16. The feature extraction method according to claim 11, wherein the ninth feature encoding unit includes a ninth feature encoding subunit, a tenth feature encoding subunit, an eleventh feature encoding subunit, a twelfth feature encoding subunit, a feature superposition layer, and an activation function layer, and the encoding processing of the seventh feature encoded data by J ninth feature encoding units that are input into the sixth image channel and output as the sixth image channel obtains eighth feature encoded data, including:

the seventh feature encoding data is sequentially encoded through the ninth feature encoding subunit, the tenth feature encoding subunit, the eleventh feature encoding subunit and the twelfth encoding subunit to obtain eighth feature processing data;

adding the seventh feature coded data and the eighth feature processed data through the feature superposition layer to obtain ninth processed data;

and performing activation processing on the ninth processed data through the activation function layer to obtain the eighth feature coded data.

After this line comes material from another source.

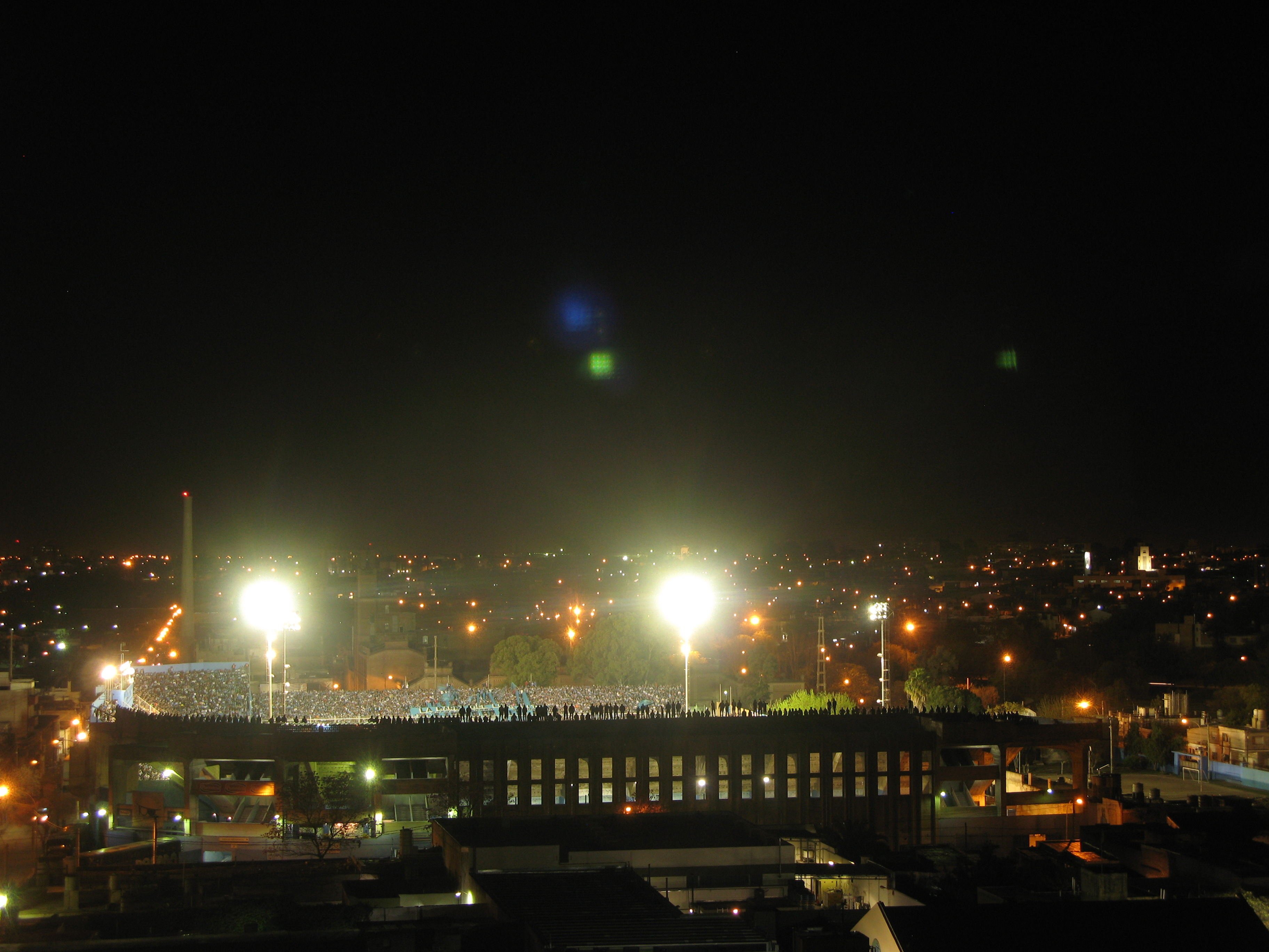 Club Atlético Belgrano, Barrio Alberdi, Córdoba, Argentina

17. The feature extraction method of claim 16, wherein the ninth feature coding subunit includes a standard convolution layer and a batch regularization layer connected in sequence; the tenth feature coding subunit comprises a standard convolution layer and a batch regularization layer which are sequentially connected; the eleventh feature coding subunit comprises a standard convolution layer and a batch regularization layer which are sequentially connected; the twelfth feature coding subunit comprises a standard convolution layer and a batch regularization layer which are connected in sequence.

18. The method of feature extraction according to any one of claims 11 to 17, wherein the eighth feature encoding unit, the tenth feature encoding unit, and the twelfth feature encoding unit are identical in composition and structure; the ninth coding unit, the eleventh characteristic coding unit and the thirteenth characteristic coding unit are identical in composition and structure.

19. A feature extraction device characterized by comprising:

20. A computer-readable storage medium on which a computer program is stored, which, when run on a computer, causes the computer to perform the feature extraction method according to any one of claims 1 to 18.

21. An electronic device comprising a processor and a memory, the memory storing a computer program, wherein the processor is configured to execute the feature extraction method according to any one of claims 1 to 18 by calling the computer program.